Commission says notaries must open up to foreigners

Member states must abolish nationality requirements for notaries offering legal services in their country, the Commission has decided. This should allow more choice and better prices for citizens.

The accused member states stipulate that only their own nationals can be appointed to the profession in their countries because notaries exercise ‘official authority’, therefore falling within an exception to the freedom of establishment provided by Article 45 of the Treaty. 

However, the Commission has taken the view that, because notaries “cannot impose a decision against the will of one of the parties they are advising”, they “cannot be deemed to exercise such authority”. 

The notarial profession is one of the most regulated professions in the EU, with very high entry barriers. In 2005, Luxembourg, had only one notary per 12,750 people, and Belgium, France, Germany, and the Netherlands had roughly one per 8,000 citizens. 

This lack of competition means that competition is low and prices paid by citizens when seeking advice on important legal transactions, such as buying a house or signing a marriage contract, are too high. 

With so many countries applying nationality restrictions, the Commission’s decision is likely to face strong opposition – as was the case when it attempted to include notaries in the Services Directive, which aims to facilitate cross-border trade in services within the EU, and both the European Parliament and the Council objected. 

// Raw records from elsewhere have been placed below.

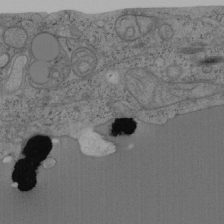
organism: Human
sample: HeLa cells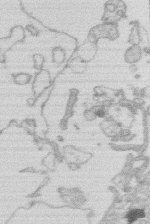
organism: Human
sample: Macrophage cells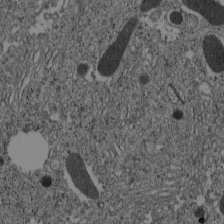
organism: C57BL Mouse
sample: Pancreatic islet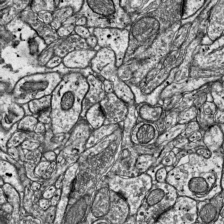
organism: Mouse
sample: Visual Cortex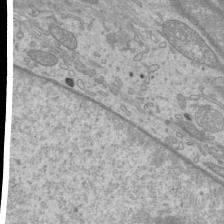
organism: Mouse
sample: Cilia; mouse epididymis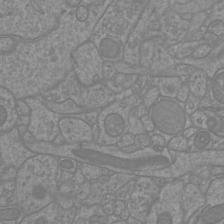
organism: Mouse
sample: Cortical neurons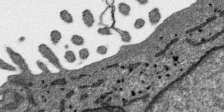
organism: Human
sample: Lung epithelial cells, uninfected (mock) control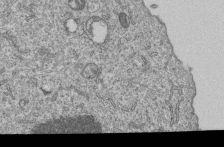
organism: Human
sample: MDA-MB-231 cells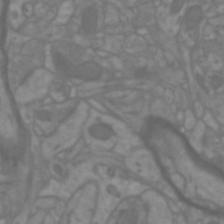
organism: Mouse
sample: Cortical neurons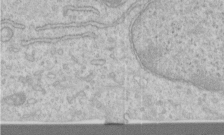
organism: Human
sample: Centriole in RPE cells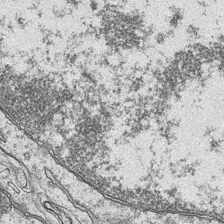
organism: Mouse
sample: CA1 Hippocampus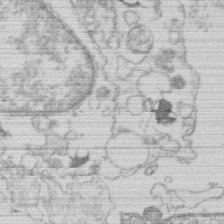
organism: Human
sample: Macrophage cells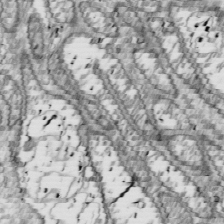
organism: Drosophila
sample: Cell division; meiosis; drosophila spermatocytes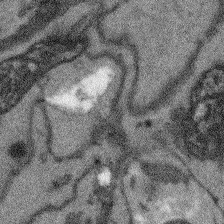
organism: Arabidopsis thaliana
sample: Root tip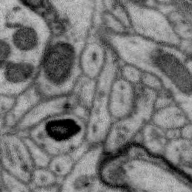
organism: Zebra finch
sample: Brain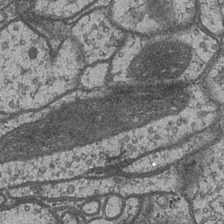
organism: Drosophila
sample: Optic medulla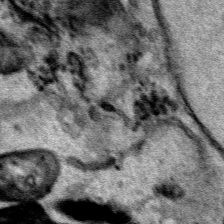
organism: Human
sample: Mitochondria in HCT116 cells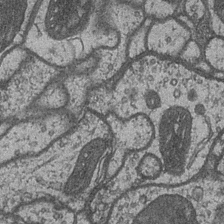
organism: Drosophila
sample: Optic medulla

The Council of the Notariats of the European Union (CNUE) said it was “shocked” by the decision, which it says contradicts previous Commission and Parliament decisions explicitly recognising that civil law notaries carry out a public official role. It adds: “The Commission’s argument that civil law notaries ‘do not take decisions with regard to State authority’ is unacceptable,” stressing that it only refers to notaries’ activities as advisers and ignores the fact that notaries also provide a “public service of authenticity”. 

The CNUE also accuses the Commission of intervening in an area that falls under the sovereignty of member states and calls on the latter to decide for themselves whether to comply to the Commission’s decision. 

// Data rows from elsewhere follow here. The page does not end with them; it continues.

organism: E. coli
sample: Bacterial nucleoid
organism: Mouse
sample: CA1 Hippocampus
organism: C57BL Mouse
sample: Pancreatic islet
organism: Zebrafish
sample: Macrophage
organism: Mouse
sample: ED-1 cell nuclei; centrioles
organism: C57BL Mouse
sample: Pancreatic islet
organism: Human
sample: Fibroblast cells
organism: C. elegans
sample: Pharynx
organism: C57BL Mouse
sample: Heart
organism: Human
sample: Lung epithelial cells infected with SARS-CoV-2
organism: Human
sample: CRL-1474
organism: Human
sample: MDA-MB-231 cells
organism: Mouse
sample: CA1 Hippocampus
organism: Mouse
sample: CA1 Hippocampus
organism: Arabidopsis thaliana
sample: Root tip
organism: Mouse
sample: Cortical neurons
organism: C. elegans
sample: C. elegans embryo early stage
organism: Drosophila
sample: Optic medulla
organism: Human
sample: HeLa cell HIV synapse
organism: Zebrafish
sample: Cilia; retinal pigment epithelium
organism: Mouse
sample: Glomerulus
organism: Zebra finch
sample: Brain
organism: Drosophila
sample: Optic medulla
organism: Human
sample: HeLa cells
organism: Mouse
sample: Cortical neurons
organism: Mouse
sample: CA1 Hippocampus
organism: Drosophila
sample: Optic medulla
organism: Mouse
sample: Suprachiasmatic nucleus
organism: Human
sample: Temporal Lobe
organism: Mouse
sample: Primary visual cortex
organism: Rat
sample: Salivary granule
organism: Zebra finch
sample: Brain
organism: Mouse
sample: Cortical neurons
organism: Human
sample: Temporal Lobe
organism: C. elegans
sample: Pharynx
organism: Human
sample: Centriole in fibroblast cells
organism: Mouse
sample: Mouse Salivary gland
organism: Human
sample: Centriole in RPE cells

Mark Kober-Smith, a UK notary who has been fighting to open up access to the profession in the EU since 1996, was “absolutely delighted” by the decision. Nationality restrictions do not apply in the UK and many foreign notaries currently work there. He said the removal of restrictions to the profession should result in a larger choice and better prices for citizens. 

Nevertheless, he remained doubtful that member states would actually comply with the Commission’s decision: “There is a very strong lobby not to do this,” he said, complaining that the CNUE seemed to act like “a mouthpiece for notaries rather than representing the views of citizens”. 

He also cautioned that, even if implemented, the decision may not lead to any real changes in practice. “Even in the three countries (Italy, Spain and Portugal) where countries have removed their nationality conditions, the freedom remains largely theoretical,” because countries continue to shield themselves from foreign competition by demanding that notaries from abroad pass examinations, by maintaining strict ‘numerus clausus’ restrictions, by not replying to requests for establishment or by claiming that the ‘official authority exemption’ continues to apply, he explained. 

The Commission on 12 October 2006 sent reasoned opinions to Austria, Belgium, France, Germany, Greece, Luxembourg and the Netherlands, requesting them to scrap nationality requirements currently restricting access to the notarial profession. 

The seven states now have two months in which to act. If they do not, the Commission could refer the matter to the European Court of Justice. 

The Commission has also requested explanations from the Czech Republic, Estonia, Hungary, Latvia, Lithuania, Malta, Poland, Slovakia and Slovenia about their regulations, which impose similar nationality conditions. 

Italy, Spain and Portugal already abolished this requirement from their legislation following pressure from the Commission.